So currently we are getting crashes with the default configured correctly, any suggestions? (I am still intently debugging of course)

It would be really helpful if you could pin point the exact line where the crash happens, without this info it is difficult to suggest anything.

Sorry just saw your question, the actual crash is here:
image
conn going into tcp_in is null and it tries to access a member of conn which I believe causes the usage fault

@jukkar
Copy link
Member

jukkar commented Feb 19, 2024

conn going into tcp_in is null and it tries to access a member of conn which I believe causes the usage fault

Hmm, but we access the data behind conn pointer in previous line and it does not crash there?

@matt-wood-ct
Copy link
Author

conn going into tcp_in is null and it tries to access a member of conn which I believe causes the usage fault

Hmm, but we access the data behind conn pointer in previous line and it does not crash there?

I don't think it does, that's just how the PC is rendered by the debugger, I interpret that to mean it crashed on the line before.

As a confirmation I added in a null trap and it did indeed stop the crash (but of course the network didn't work)

@matt-wood-ct
Copy link
Author

Ok, after another hour or so of bashing my head against this I've discovered the context inside net_context_connect literally changes to iface 3 (GSM PPP) after running the function bind_default, see the log below:

[00:00:29.274,000] <dbg> net_ctx: net_context_connect: CONNECT IFACE: 2
[00:00:29.274,000] <dbg> net_ctx: net_context_connect: 1200 CONNECT IFACE: 2
[00:00:29.274,000] <dbg> net_ctx: net_context_connect: 1282 CONNECT IFACE: 2
[00:00:29.275,000] <dbg> net_ctx: net_context_bind: (cor_net_main_initializeThread): Context 0x80025480 binding to TCP 0.0.0.0:61425 iface 3 (0x80092360)
[00:00:29.275,000] <dbg> net_ctx: net_context_connect: 1287 CONNECT IFACE: 3
[00:00:29.275,000] <dbg> net_ctx: net_context_connect: 1299 CONNECT IFACE: 3

snippet of code from the function to show where those prints are:

		rport = addr4->sin_port;

                LOG_DBG("1282 CONNECT IFACE: %d", context->iface);
		ret = bind_default(context);
		if (ret) {
			goto unlock;
		}
                LOG_DBG("1287 CONNECT IFACE: %d", context->iface);
		net_sin_ptr(&context->local)->sin_family = AF_INET;

so net_context_connect prepare the wifi interface for this connection then near the end binds it to the PPP connection which of course since its partually configured does not work (and crashes if I remove my NULL trap)

@rlubos
Copy link
Contributor

rlubos commented Feb 19, 2024

Ok, after another hour or so of bashing my head against this I've discovered the context inside net_context_connect literally changes to iface 3 (GSM PPP) after running the function bind_default, see the log below:

I've been investigating the case and was going to ask about this, it seems that with current implementation if net_context_bind() for whatever reason decides that non-offloaded interface is a better choice to communicate with the remote, it'd overwrite the interface set on the context.
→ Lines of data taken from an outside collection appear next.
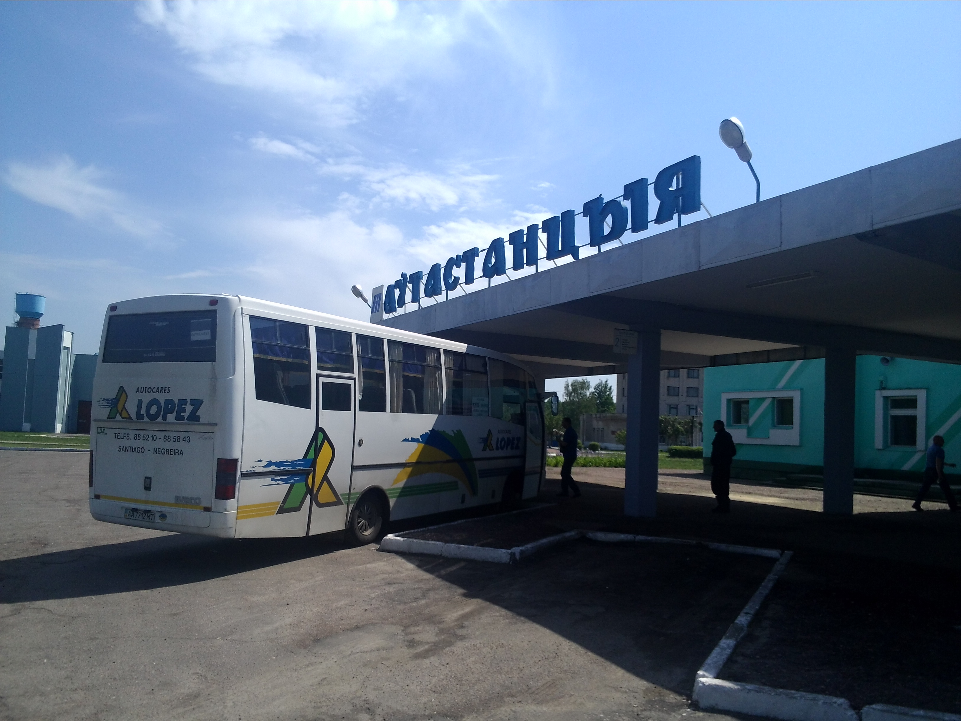 м. Наровля
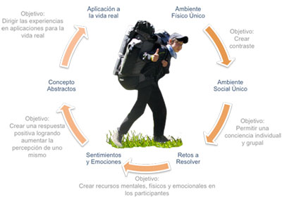 Metodología usada por Outward Bound México para la educación experiencial.
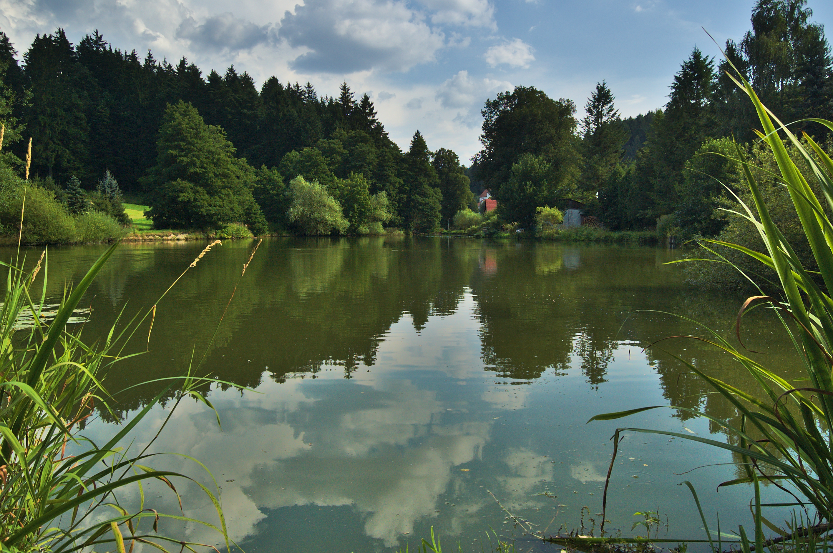 Rybník na návsi, Baldovec, Rozstání, okres Prostějov
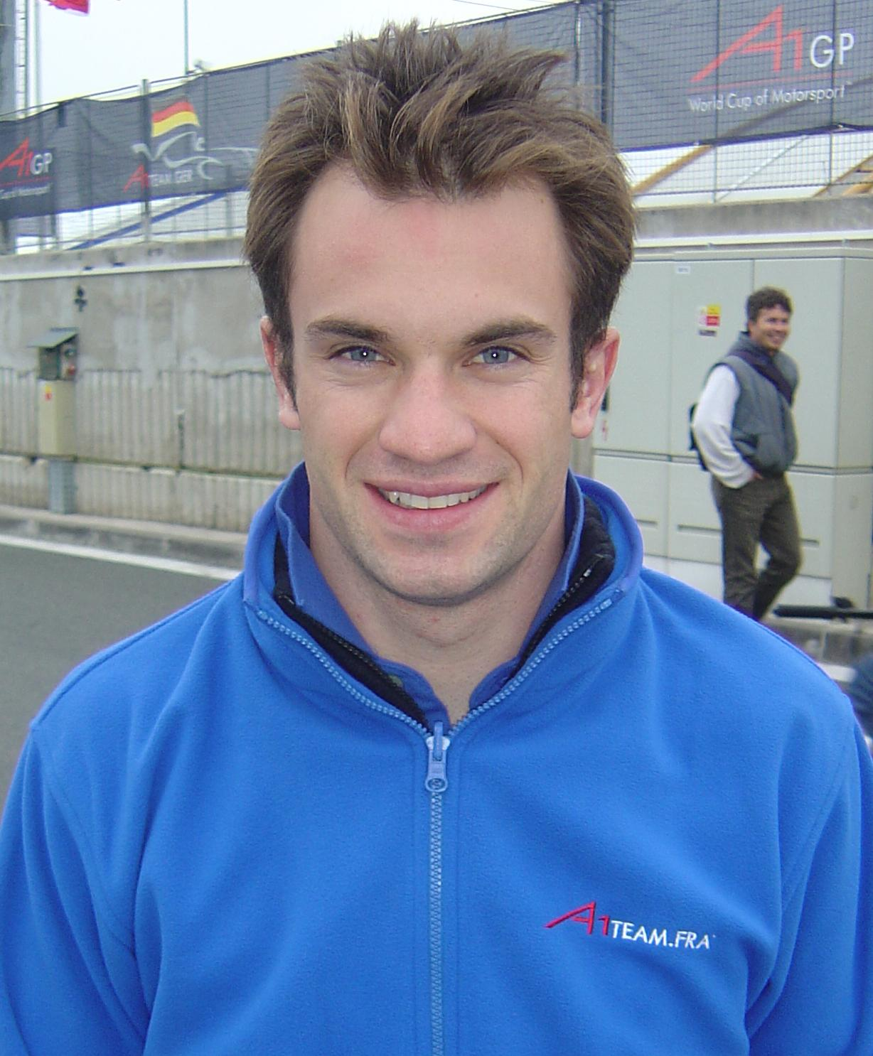 Nicolas Lapierre
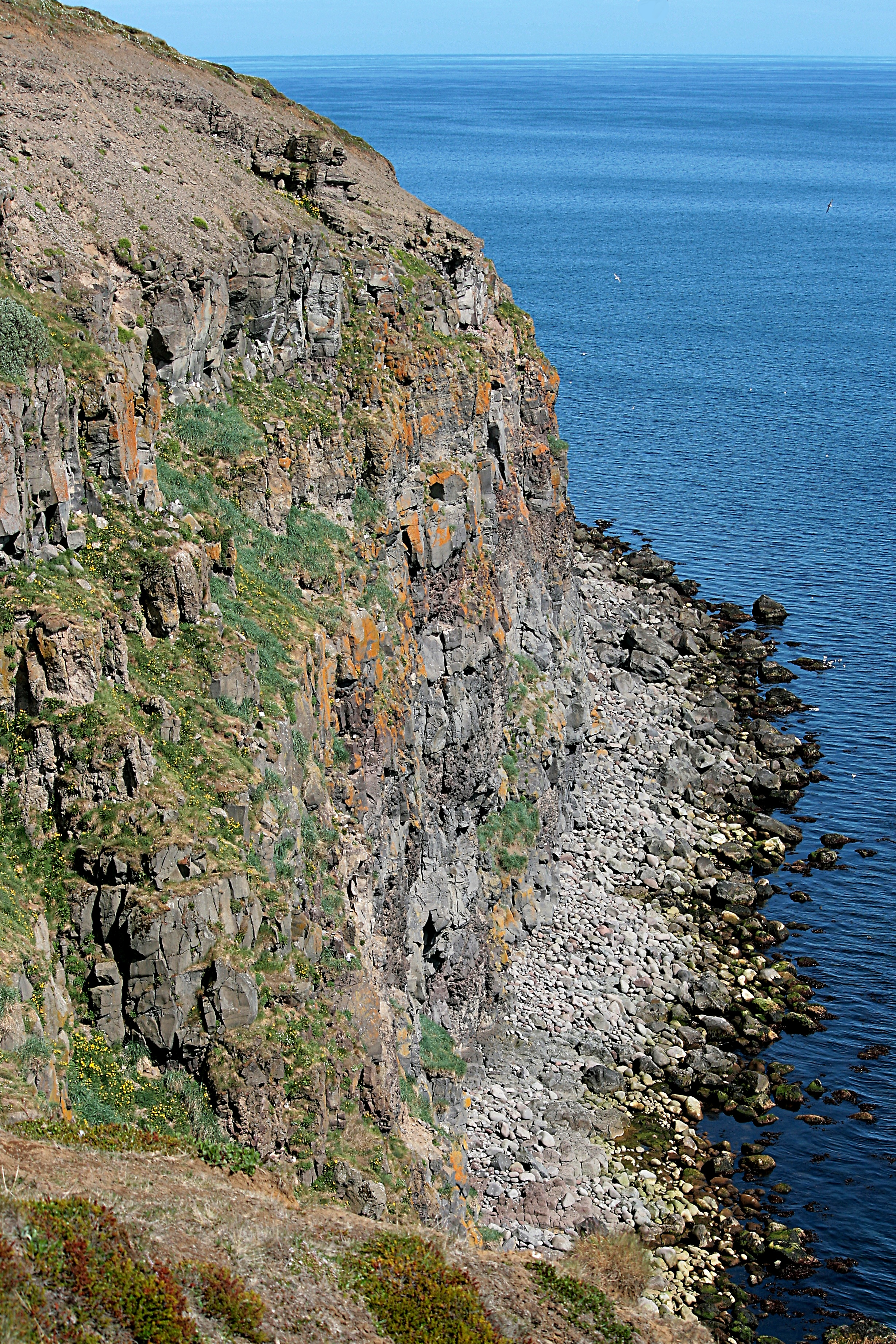 Steilküste, Vogelparadies: Halbinsel_Tjörnes

And that is bad, as we don't get the TCP context allocated then.

Could you check if the following patch helps?

diff --git a/subsys/net/ip/net_context.c b/subsys/net/ip/net_context.c
index ae7a4a4e848..fb6e1a51237 100644
--- a/subsys/net/ip/net_context.c
+++ b/subsys/net/ip/net_context.c
@@ -542,7 +542,7 @@ int net_context_get(sa_family_t family, enum net_sock_type type, uint16_t proto,
                        return ret;
                }
 
-               net_context_set_iface(*context, net_if_get_default());
+               net_context_bind_iface(*context, net_if_get_default());
        }
 
        return 0;

The change just makes sure that the current net_context is permanently bound to the interface, which should be the case of offloaded contexts.

@matt-wood-ct
Copy link
Author

Ok, after another hour or so of bashing my head against this I've discovered the context inside net_context_connect literally changes to iface 3 (GSM PPP) after running the function bind_default, see the log below:

I've been investigating the case and was going to ask about this, it seems that with current implementation if net_context_bind() for whatever reason decides that non-offloaded interface is a better choice to communicate with the remote, it'd overwrite the interface set on the context. And that is bad, as we don't get the TCP context allocated then.

Could you check if the following patch helps?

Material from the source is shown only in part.